Vulvovaginal pain problems are major health concerns in women of childbearing age. Controlled studies have shown that vulvovaginal pain can adversely affect women and their partners’ general psychological well-being, relationship adjustment, and overall quality of life. These women have significantly lower levels of sexual desire, arousal, and satisfaction, as well as a lower intercourse frequency than normal controls. They also report more anxiety and depression, in addition to more distress about their body image and genital self-image. Empirical studies indicate that specific psychological and relationship factors may increase vulvovaginal pain intensity and its psychosexual sequelae. Randomized clinical trials have shown that psychosexual interventions, namely cognitive–behavioral therapy (CBT), are efficacious in reducing vulvovaginal pain and improving associated psychosexual outcomes. Women reporting significant psychological, sexual, and/or relationship distress should be referred for psychosexual treatment. A multimodal approach to care integrating psychosexual and medical management is thought to be optimal.

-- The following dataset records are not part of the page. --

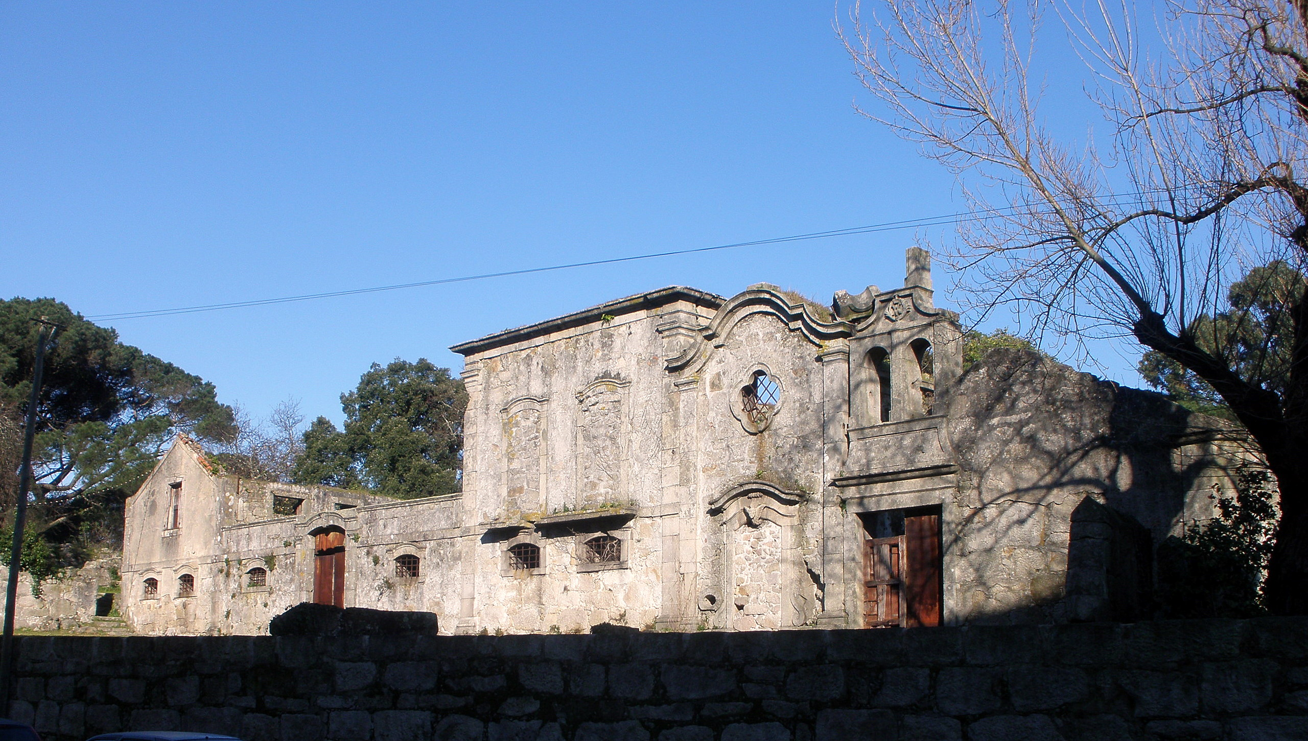 Quinta do Covelo, Porto, Portugal.
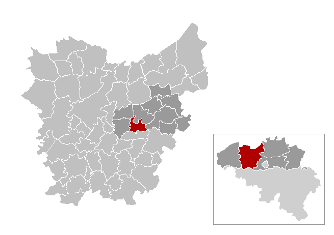 Gemeentekaart, eigen werk Categorie:Kaart met locatie Belgische gemeente
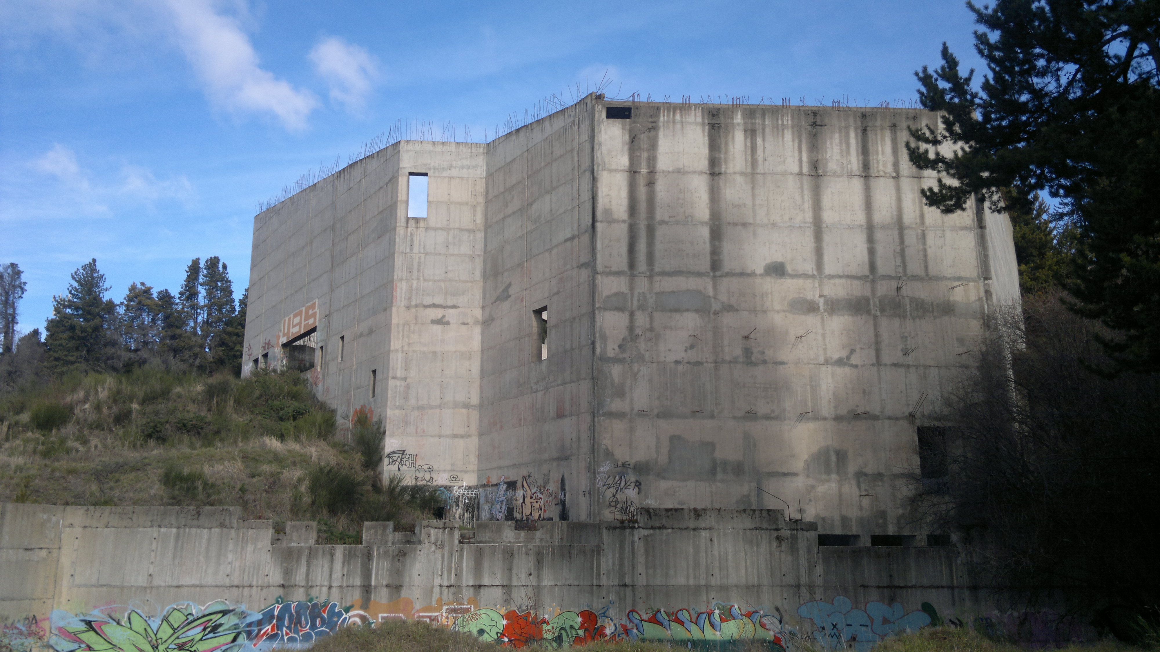 Vista exterior del lado norte en 2014.

Vulvovaginal pain problems are major health concerns in women of all ages. As conditions that are often misdiagnosed, mismanaged, trivialized, or ignored, they entail a great personal cost to patients and a significant financial cost to society . A case in point is vulvodynia: a population-based study suggests that the lifetime cumulative incidence of vulvodynia is 16% and its incidence is thought to be increasing in young women . In fact, many women suffering from vulvovaginal pain are under the age of 30, with community estimates showing that one in five women aged 18–29 report chronic dyspareunia . In addition to disrupting all aspects of sexual function, controlled studies have shown that vulvovaginal pain can adversely affect women and their partners’ general psychological well-being, relationship adjustment, and overall quality of life . Because of their deleterious impact on sexuality and romantic relationships, vulvovaginal pain problems may indeed carry a heavier psychosocial burden in comparison to other pain problems common in women, with many patients reporting feelings of shame, inadequacy, and low self-esteem . Further, up to 45% of women with vulvodynia report a comorbid-pain condition, and having a comorbidity is associated with increased feelings of isolation and invalidation . In terms of help-seeking behaviors, epidemiological results indicate that only 60% of women who report chronic vulvovaginal pain seek treatment, and 40% of these never receive a formal diagnosis . A recent study involving a community sample showed that women saw an average of five physicians before diagnosis . The quality of health care received by this patient population is thus less than optimal. It has been suggested that a multimodal approach taking into account not only the biomedical components of vulvovaginal pain but also its psychosexual aspects may constitute a promising avenue for managing this complex and multifaceted pain problem, as exemplified by the recent recommendations of the Third International Consultation on Sexual Medicine relating to women’s sexual pain disorders .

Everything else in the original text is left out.